Task to complete: Without the pictures, repeat the listing character for character.

===== Data provided =====

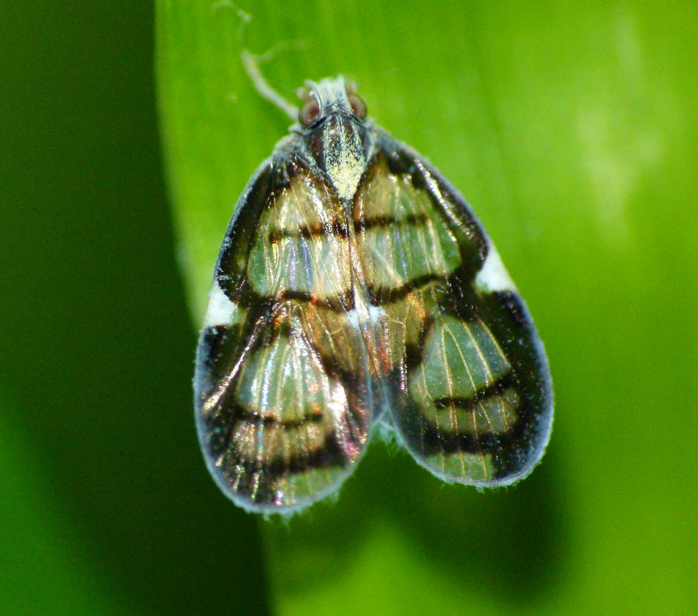 Unidentified Cixiidae. Nilgiris
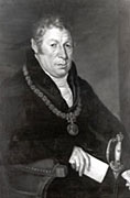 Franz Paul von Mittermayr (1766-1836) andere Versionen: ...
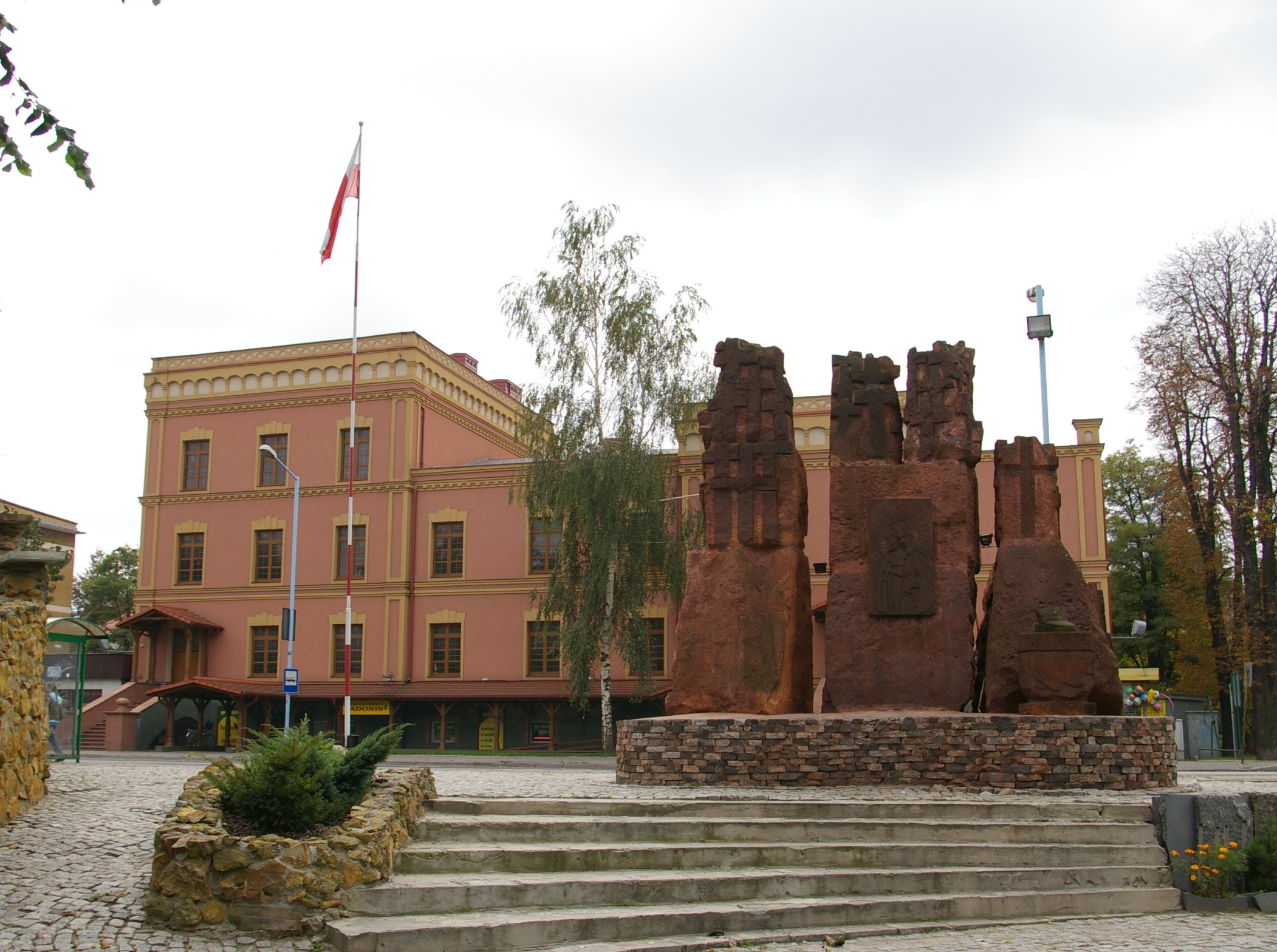 Pomnik Ofiar Zbrodni Katyńskiej i dawny Hotel Fabryczny w Ostrowcu Świętokrzyskim

=====

Response for this exercise:
 Unidentified Cixiidae. Nilgiris
 Franz Paul von Mittermayr (1766-1836) andere Versionen: ...
 Pomnik Ofiar Zbrodni Katyńskiej i dawny Hotel Fabryczny w Ostrowcu Świętokrzyskim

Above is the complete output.